_TRY IT_: Transcribe the records below exactly, leaving out any pictures.

Start of INPUT DATA

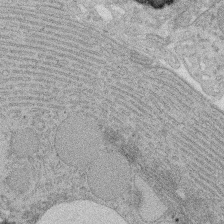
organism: Rat
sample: Salivary granule
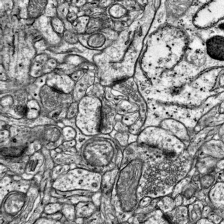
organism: Mouse
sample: Visual Cortex
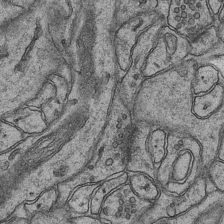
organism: Mouse
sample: CA1 Hippocampus
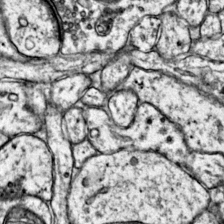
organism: Mouse
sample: Primary visual cortex
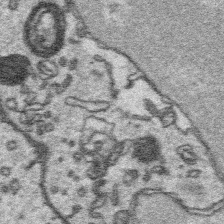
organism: Platynereis dumerilii
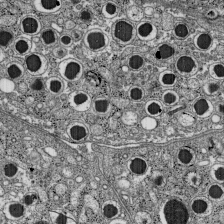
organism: C57BL Mouse
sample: Pancreatic islet
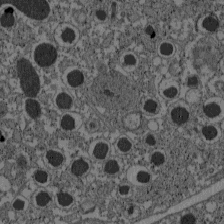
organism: C57BL Mouse
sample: Pancreatic islet
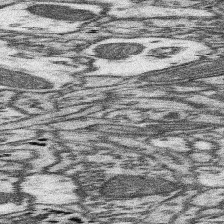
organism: Mouse
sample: Somatosensory cortex neuropil
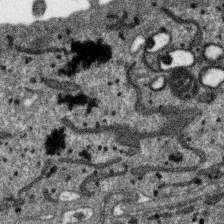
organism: Human
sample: Lung epithelial cells infected with SARS-CoV-2
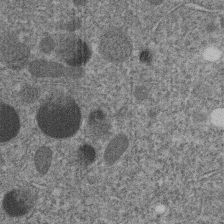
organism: C. elegans
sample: C. elegans embryo early stage
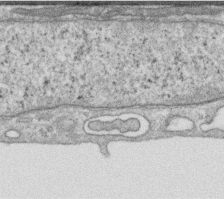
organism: Human
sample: Centriole in RPE cells
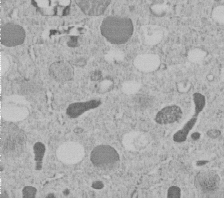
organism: C. elegans
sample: C. elegans embryo early stage
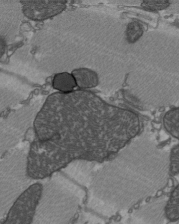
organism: C57BL Mouse
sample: Heart
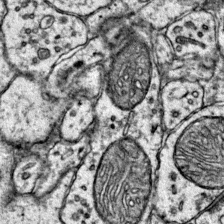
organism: Mouse
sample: Primary visual cortex
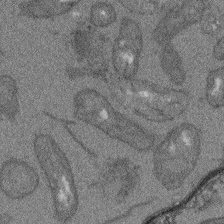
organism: Arabidopsis thaliana
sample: Root tip
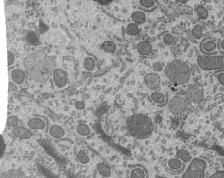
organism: Mouse
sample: Mouse epididymis efferent ductule cilia
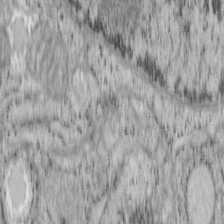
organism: Human
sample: HeLa cells
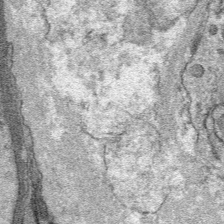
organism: Mouse
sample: Mouse Salivary gland
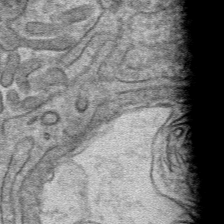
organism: Mouse
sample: Mouse hepatocytes
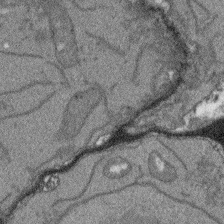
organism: Arabidopsis thaliana
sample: Root tip
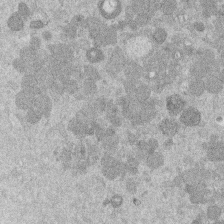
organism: Mouse
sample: Dividing mouse embryo 1 cell stage
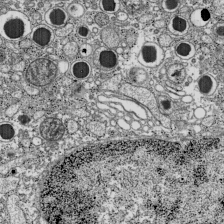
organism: C57BL Mouse
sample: Pancreatic islet
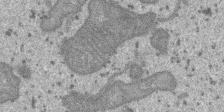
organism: Human
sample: Lung epithelial cells infected with SARS-CoV-2
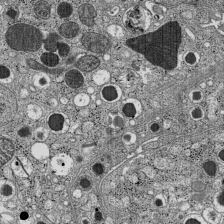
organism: C57BL Mouse
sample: Pancreatic islet
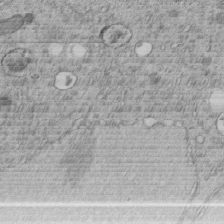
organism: C. elegans
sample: C. elegans embryo early stage
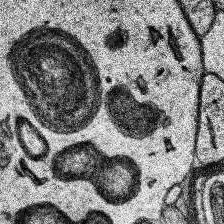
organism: Human
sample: Temporal Lobe
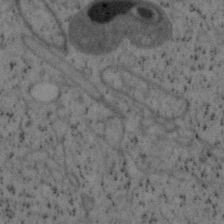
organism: Human
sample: HeLa cells
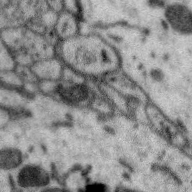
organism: Zebra finch
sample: Brain
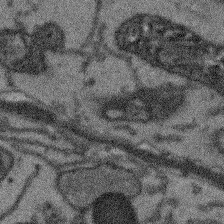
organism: Arabidopsis thaliana
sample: Root tip
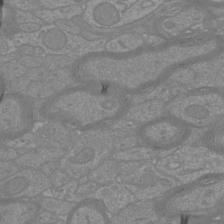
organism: Mouse
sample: Cortical neurons
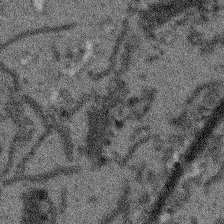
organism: Arabidopsis thaliana
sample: Root tip
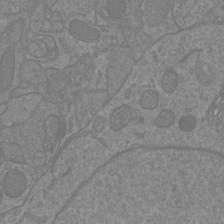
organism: Mouse
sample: Cortical neurons
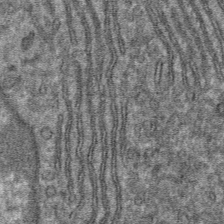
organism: Mouse
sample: Mouse hepatocytes
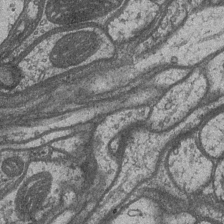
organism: Drosophila
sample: Optic medulla
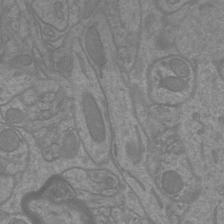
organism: Mouse
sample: Cortical neurons
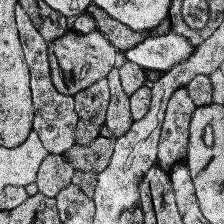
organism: Human
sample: Temporal Lobe
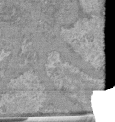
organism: Mouse
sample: Glomerulus
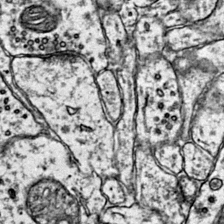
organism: Mouse
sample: Primary visual cortex
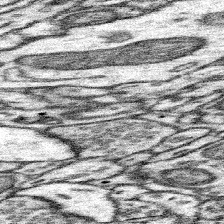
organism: Mouse
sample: Somatosensory cortex neuropil
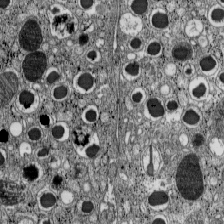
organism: C57BL Mouse
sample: Pancreatic islet
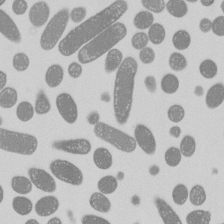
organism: E. coli
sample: Bacterial nucleoid
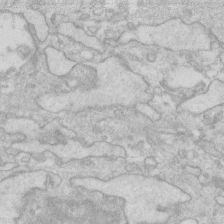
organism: Human
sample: Fibroblast cells
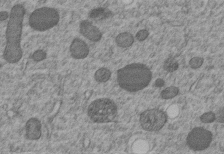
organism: C. elegans
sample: C. elegans embryo early stage
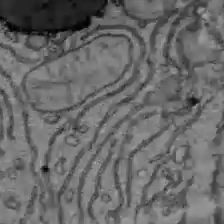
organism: C57BL Mouse
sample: Liver
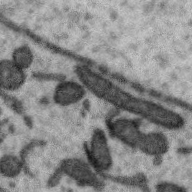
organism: Zebra finch
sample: Brain
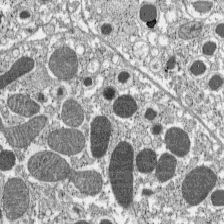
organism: C57BL Mouse
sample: Pancreatic islet
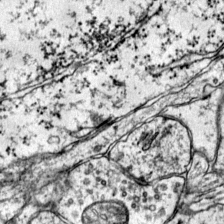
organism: Mouse
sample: Primary visual cortex
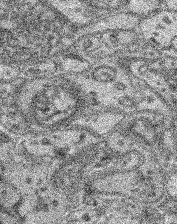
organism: Mouse
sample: Retina
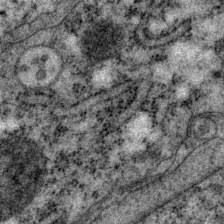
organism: P. pacificus
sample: Pharynx
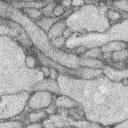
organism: Rabbit
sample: Retina
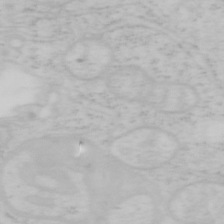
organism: Mouse
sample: OT-I killer T cells with ID8 ovarian cancer cells
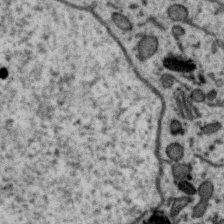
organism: Zebra finch
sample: Brain
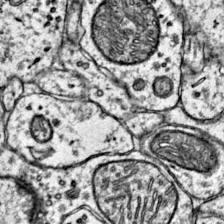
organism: Mouse
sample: Primary visual cortex
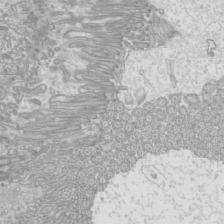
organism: Mouse
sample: Cilia; mouse epididymis
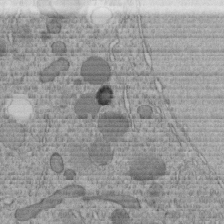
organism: C. elegans
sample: C. elegans embryo early stage
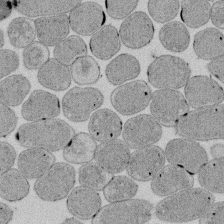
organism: E. coli
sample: Bacterial nucleoid
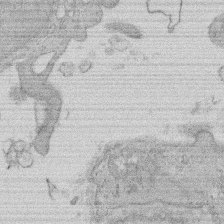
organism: Rat
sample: Salivary granule
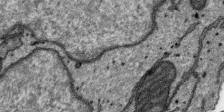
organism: Human
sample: Lung epithelial cells, uninfected (mock) control
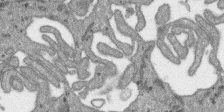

End of INPUT DATA

_FINISHED TASK_:
organism: Rat
sample: Salivary granule
organism: Mouse
sample: Visual Cortex
organism: Mouse
sample: CA1 Hippocampus
organism: Mouse
sample: Primary visual cortex
organism: Platynereis dumerilii
organism: C57BL Mouse
sample: Pancreatic islet
organism: C57BL Mouse
sample: Pancreatic islet
organism: Mouse
sample: Somatosensory cortex neuropil
organism: Human
sample: Lung epithelial cells infected with SARS-CoV-2
organism: C. elegans
sample: C. elegans embryo early stage
organism: Human
sample: Centriole in RPE cells
organism: C. elegans
sample: C. elegans embryo early stage
organism: C57BL Mouse
sample: Heart
organism: Mouse
sample: Primary visual cortex
organism: Arabidopsis thaliana
sample: Root tip
organism: Mouse
sample: Mouse epididymis efferent ductule cilia
organism: Human
sample: HeLa cells
organism: Mouse
sample: Mouse Salivary gland
organism: Mouse
sample: Mouse hepatocytes
organism: Arabidopsis thaliana
sample: Root tip
organism: Mouse
sample: Dividing mouse embryo 1 cell stage
organism: C57BL Mouse
sample: Pancreatic islet
organism: Human
sample: Lung epithelial cells infected with SARS-CoV-2
organism: C57BL Mouse
sample: Pancreatic islet
organism: C. elegans
sample: C. elegans embryo early stage
organism: Human
sample: Temporal Lobe
organism: Human
sample: HeLa cells
organism: Zebra finch
sample: Brain
organism: Arabidopsis thaliana
sample: Root tip
organism: Mouse
sample: Cortical neurons
organism: Arabidopsis thaliana
sample: Root tip
organism: Mouse
sample: Cortical neurons
organism: Mouse
sample: Mouse hepatocytes
organism: Drosophila
sample: Optic medulla
organism: Mouse
sample: Cortical neurons
organism: Human
sample: Temporal Lobe
organism: Mouse
sample: Glomerulus
organism: Mouse
sample: Primary visual cortex
organism: Mouse
sample: Somatosensory cortex neuropil
organism: C57BL Mouse
sample: Pancreatic islet
organism: E. coli
sample: Bacterial nucleoid
organism: Human
sample: Fibroblast cells
organism: C. elegans
sample: C. elegans embryo early stage
organism: C57BL Mouse
sample: Liver
organism: Zebra finch
sample: Brain
organism: C57BL Mouse
sample: Pancreatic islet
organism: Mouse
sample: Primary visual cortex
organism: Mouse
sample: Retina
organism: P. pacificus
sample: Pharynx
organism: Rabbit
sample: Retina
organism: Mouse
sample: OT-I killer T cells with ID8 ovarian cancer cells
organism: Zebra finch
sample: Brain
organism: Mouse
sample: Primary visual cortex
organism: Mouse
sample: Cilia; mouse epididymis
organism: C. elegans
sample: C. elegans embryo early stage
organism: E. coli
sample: Bacterial nucleoid
organism: Rat
sample: Salivary granule
organism: Human
sample: Lung epithelial cells, uninfected (mock) control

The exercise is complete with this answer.